THE TASK: Please output only the lines running from the one that contains "de gauche à" through the last line of the data below, exactly as they stand, with no pictures.

*** Opening of THE RECORDS ***

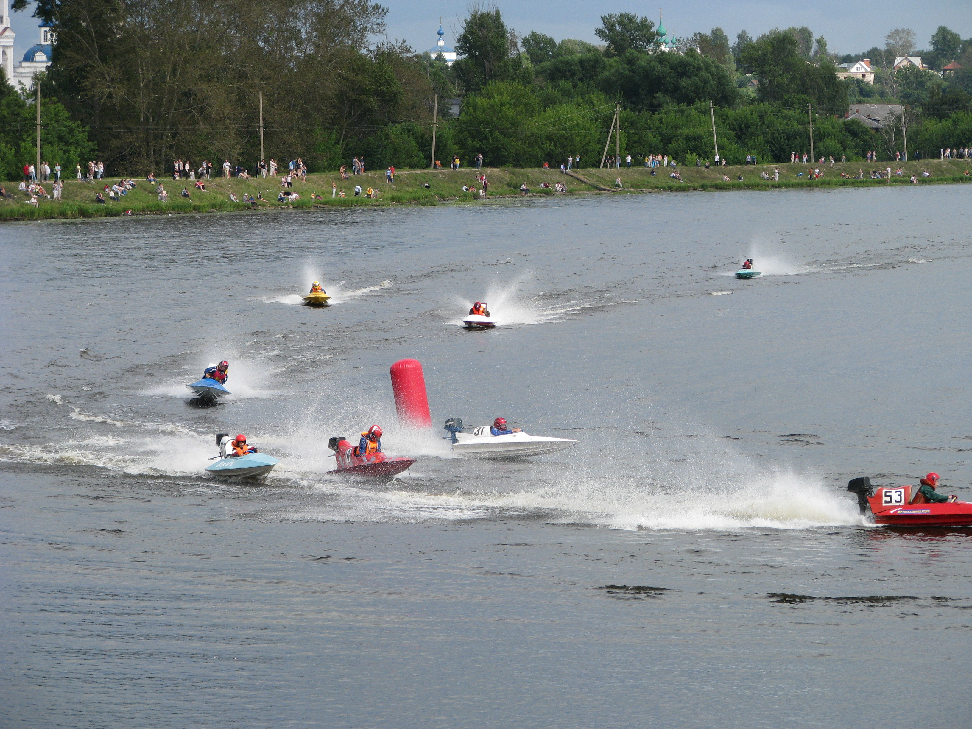 Соревнования по водно-моторному спорту. Гонка
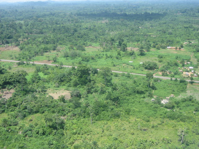 savane arborée vue de haut (Côte d'Ivoire)
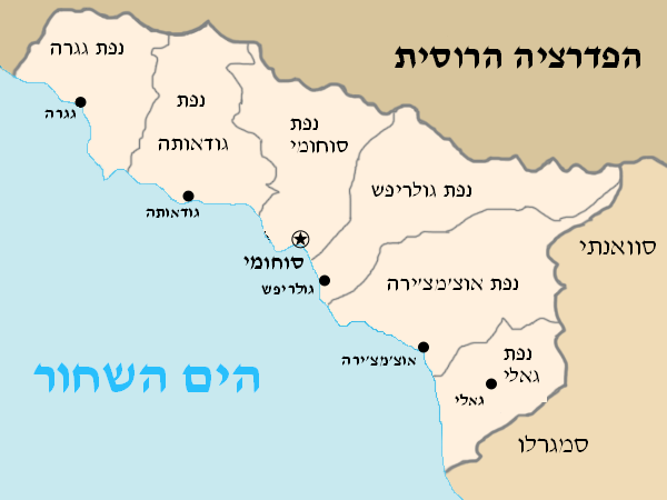 נפות מחוז אבחזיה בגאורגיה
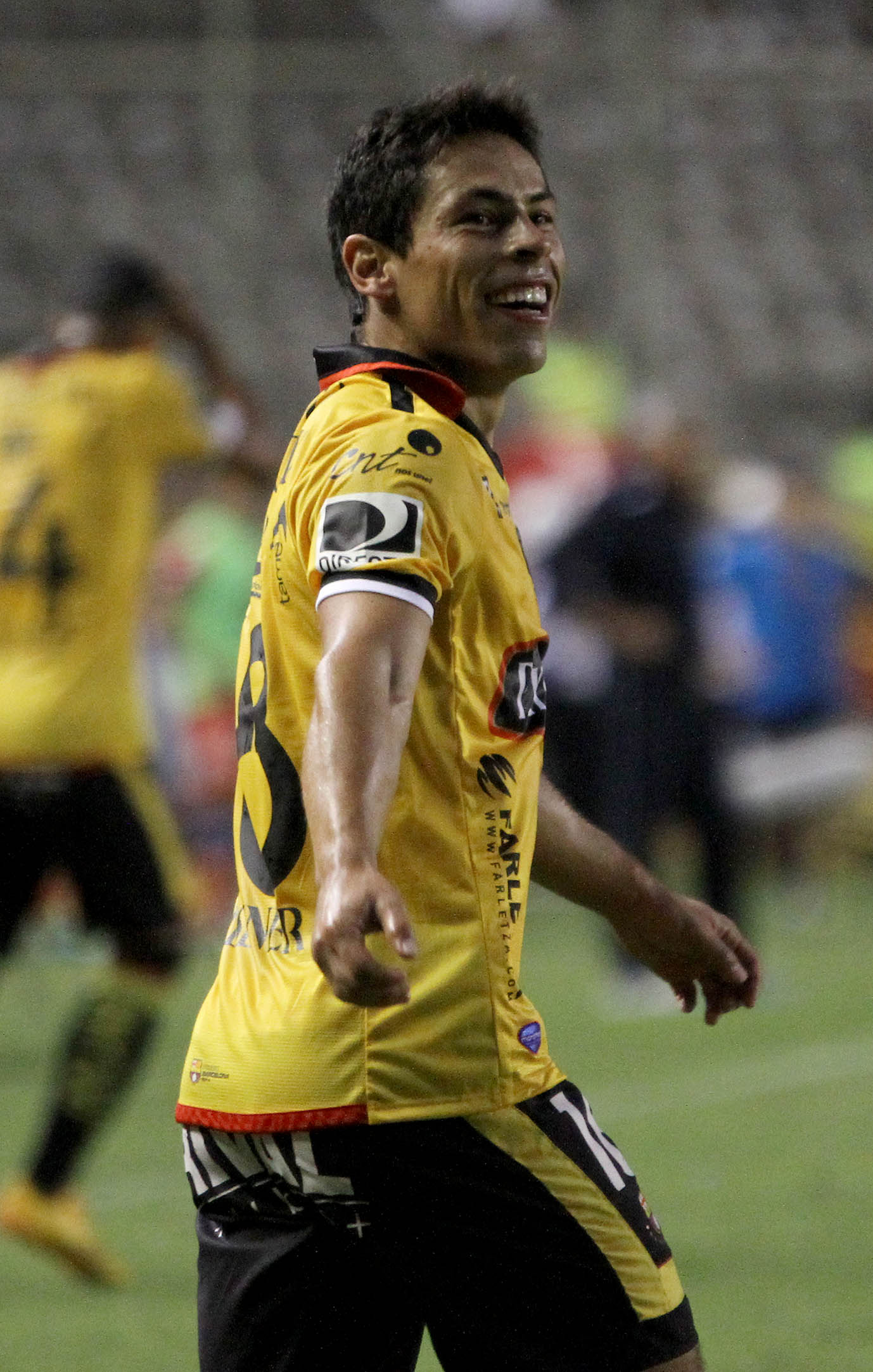 Guayaquil, 26 oct (Andes).- Encuentro entre Barcelona y El Nacional.
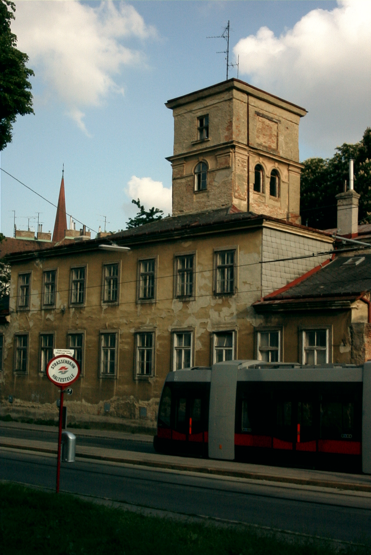 Kornhäusel-Villa
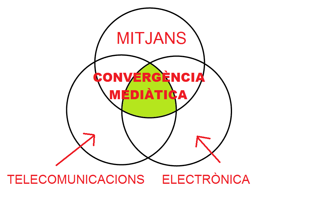 Diagrama convergència mediàtica: mitjans + telecomunicacions + electrònica
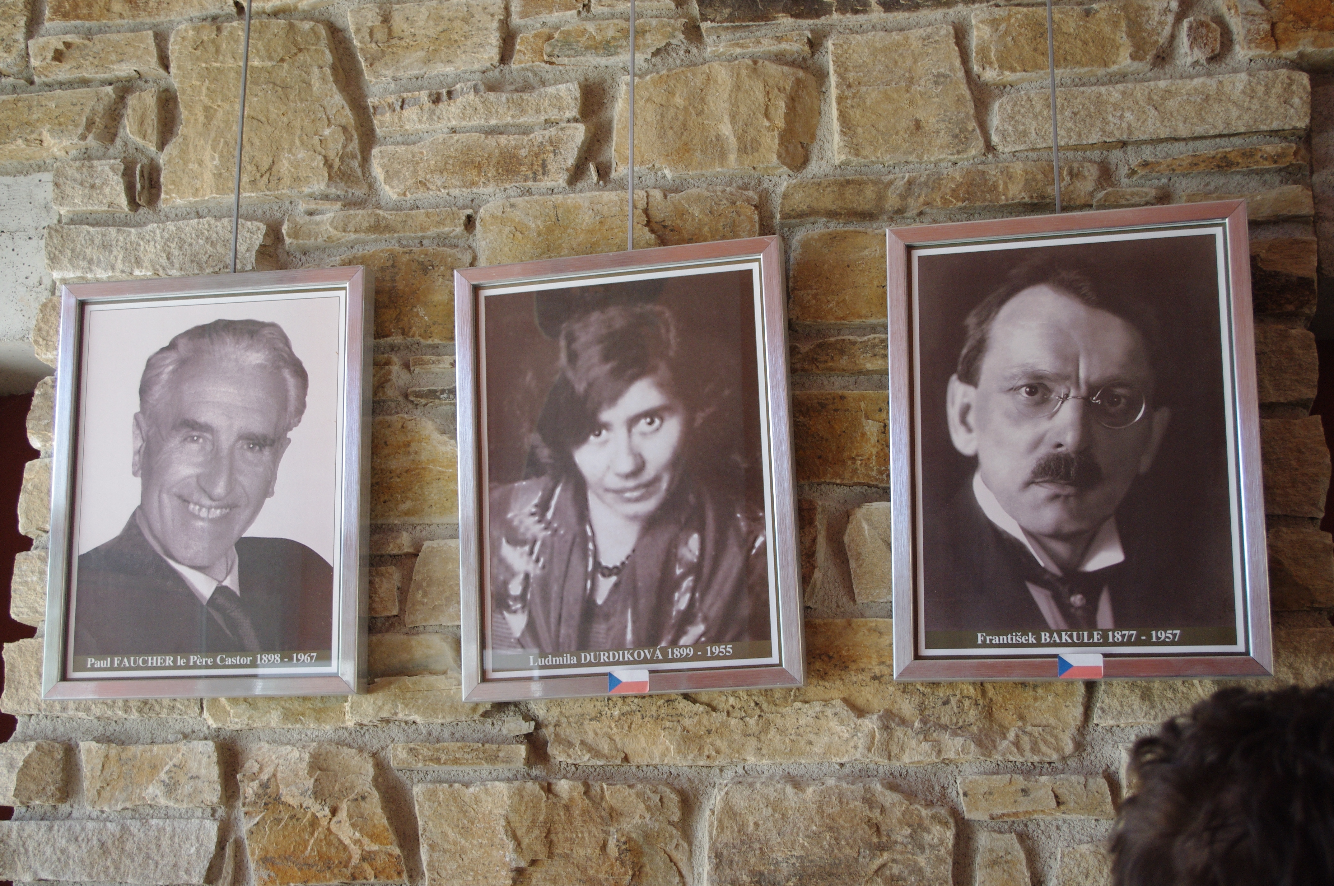 de gauche à droite : Paul Faucher, Lida Faucher, František Bakule
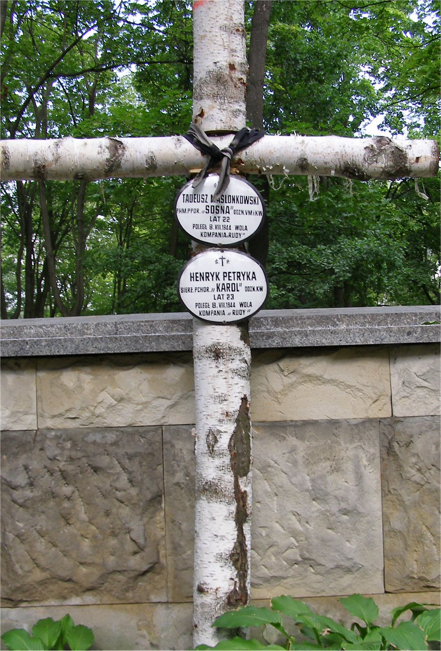 Grób Tadeusza Maślonkowskiego na Powązkach (fot Zu)

*** Close of THE RECORDS ***

ANSWER SPACE:
 de gauche à droite : Paul Faucher, Lida Faucher, František Bakule
 Grób Tadeusza Maślonkowskiego na Powązkach (fot Zu)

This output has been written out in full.